GIVEN INFORMATION>
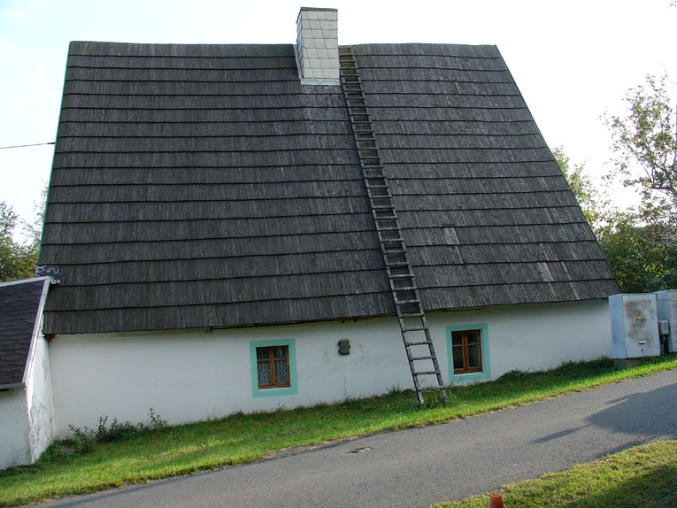 Zinnwald, Erzgebirge, Typisches Haus mit Schindeldach und Leiter
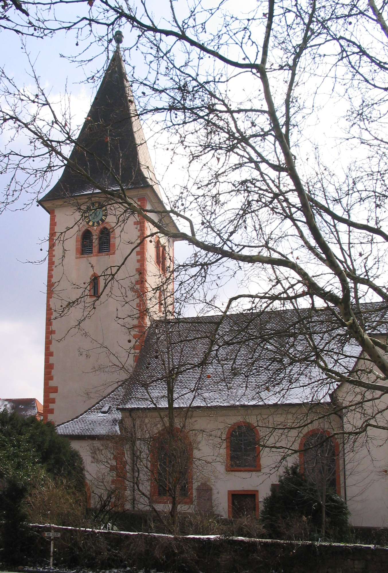 Evangelische Kirche in Leimen (Baden Württemberg).
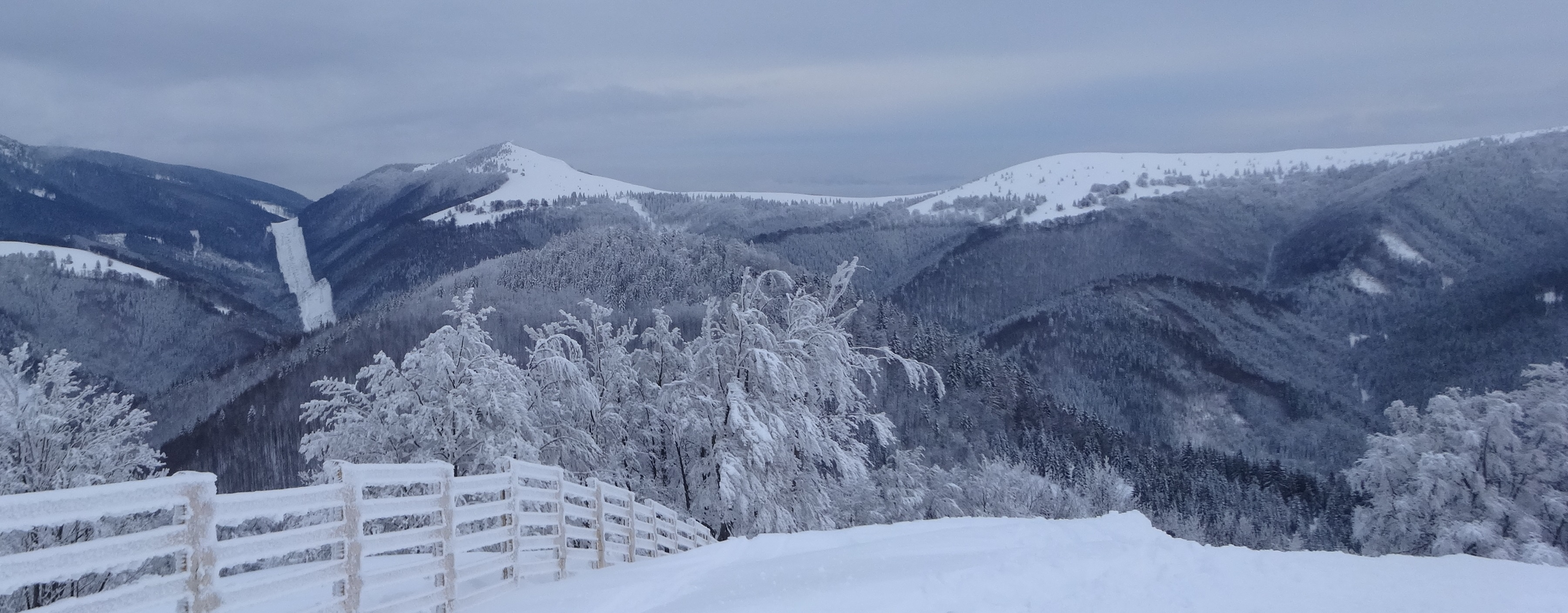 Pohľad z Novej hole
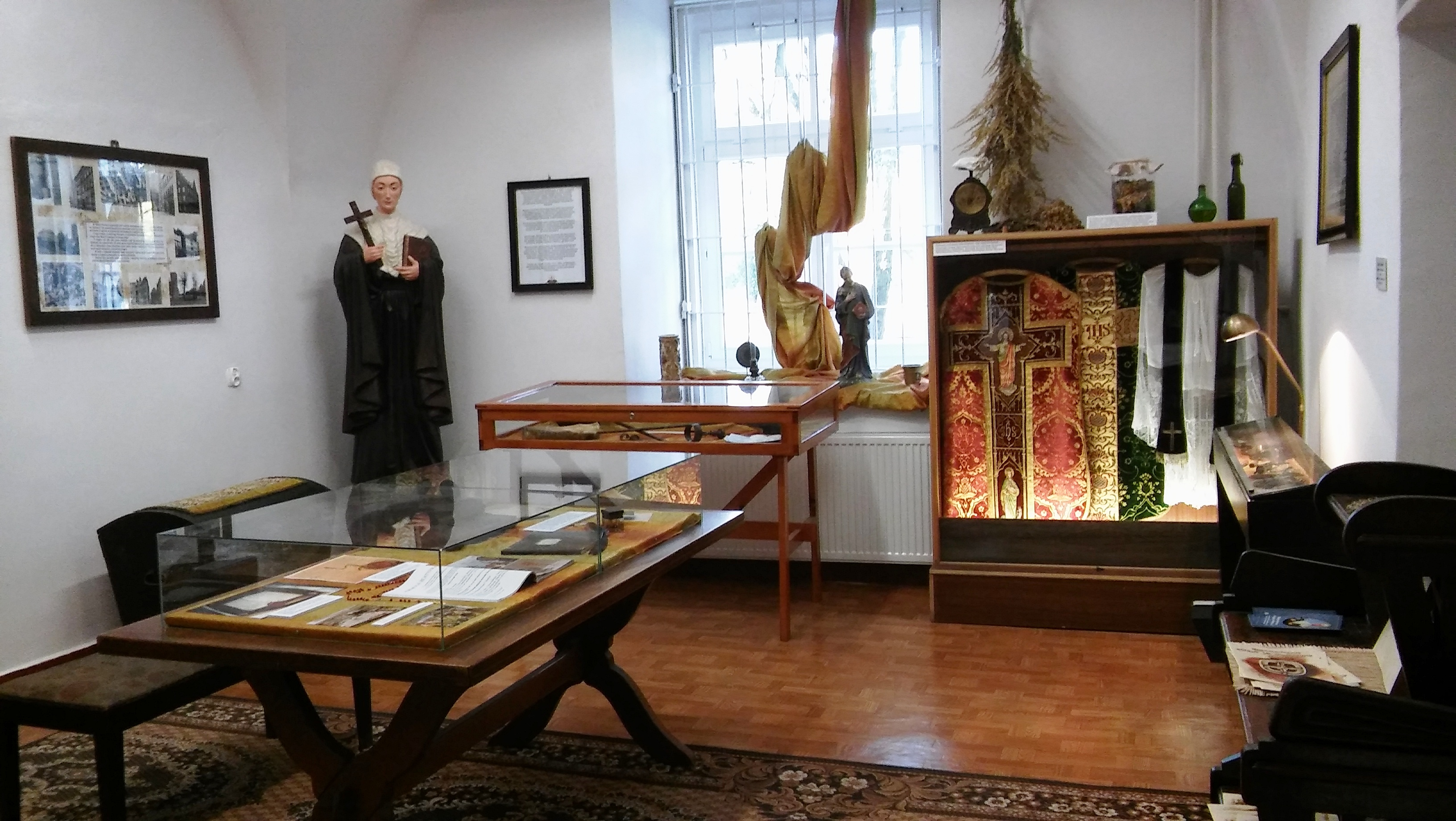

REQUIRED ACTION> Drop the images and repeat the data exactly.

YOUR SOLUTION>
 Zinnwald, Erzgebirge, Typisches Haus mit Schindeldach und Leiter
 Evangelische Kirche in Leimen (Baden Württemberg).
 Pohľad z Novej hole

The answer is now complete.